The example illustrates three steps with different resource requirements.

Create the following plan.py:

#!/usr/bin/env python3
from stepup.core.api import run

run("sleep 0.1; echo A", shell=True, resources="cpu")
run("sleep 0.1; echo B", shell=True, resources="gpu")
run("sleep 0.1; echo C", shell=True, resources={"cpu": 2, "gpu": 1})

The sleep command ensures each step lasts long enough to guarantee they will run in parallel when allowed.

Step C requires 2 CPUs and 1 GPU simultaneously, so it can only start once both A (which holds 1 CPU) and B (which holds 1 GPU) have finished.

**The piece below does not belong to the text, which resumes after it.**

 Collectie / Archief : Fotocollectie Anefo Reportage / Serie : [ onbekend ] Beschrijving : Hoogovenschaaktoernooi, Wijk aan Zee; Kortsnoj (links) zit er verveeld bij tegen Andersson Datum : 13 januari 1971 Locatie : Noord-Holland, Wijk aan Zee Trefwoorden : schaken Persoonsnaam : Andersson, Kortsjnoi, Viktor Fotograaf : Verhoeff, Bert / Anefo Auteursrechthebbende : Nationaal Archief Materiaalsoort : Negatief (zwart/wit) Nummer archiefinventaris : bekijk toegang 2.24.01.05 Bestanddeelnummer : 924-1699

Set the environment variable and run StepUp with four parallel jobs:

export STEPUP_RESOURCES="cpu:2,gpu:1"
chmod +x plan.py
sb -j 4

You should get the following output:

  DIRECTOR │ Listening on /tmp/stepup-########/director (StepUp Core 3.2.3.post54)
  DIRECTOR │ Setting available resources: cpu:2,gpu:1
   STARTUP │ (Re)initialized boot script
     PHASE │ build
     START │ ./plan.py
   SUCCESS │ ./plan.py
     START │ sleep 0.1; echo A
     START │ sleep 0.1; echo B
   SUCCESS │ sleep 0.1; echo A
─────────────────────────────── Standard output ────────────────────────────────
A
────────────────────────────────────────────────────────────────────────────────
   SUCCESS │ sleep 0.1; echo B
─────────────────────────────── Standard output ────────────────────────────────
B
────────────────────────────────────────────────────────────────────────────────
     START │ sleep 0.1; echo C
   SUCCESS │ sleep 0.1; echo C
─────────────────────────────── Standard output ────────────────────────────────
C
────────────────────────────────────────────────────────────────────────────────
  DIRECTOR │ Trying to delete 0 outdated output(s)
  DIRECTOR │ See you!

Steps A and B start immediately in parallel. Despite allowing 4 steps to run in parallel, step C only starts after both A and B have finished, because it needs 2 CPUs and 1 GPU at the same time.

Try the Following

  • Run sb -j 4 again without making changes. Skipping steps requires hash computations, which are done by a dedicated hashing subprocess and are never subject to resource restrictions.

  • Change STEPUP_RESOURCES to "cpu:4,gpu:2" and verify that all three steps can now run in parallel. When you try this, StepUp will continue skipping steps. To forcibly re-execute steps, remove the file .stepup/graph.db and restart StepUp.

  • Remove a resource from STEPUP_RESOURCES (e.g. set it to "cpu:2") and observe that steps requiring the missing resource are never started and remain pending.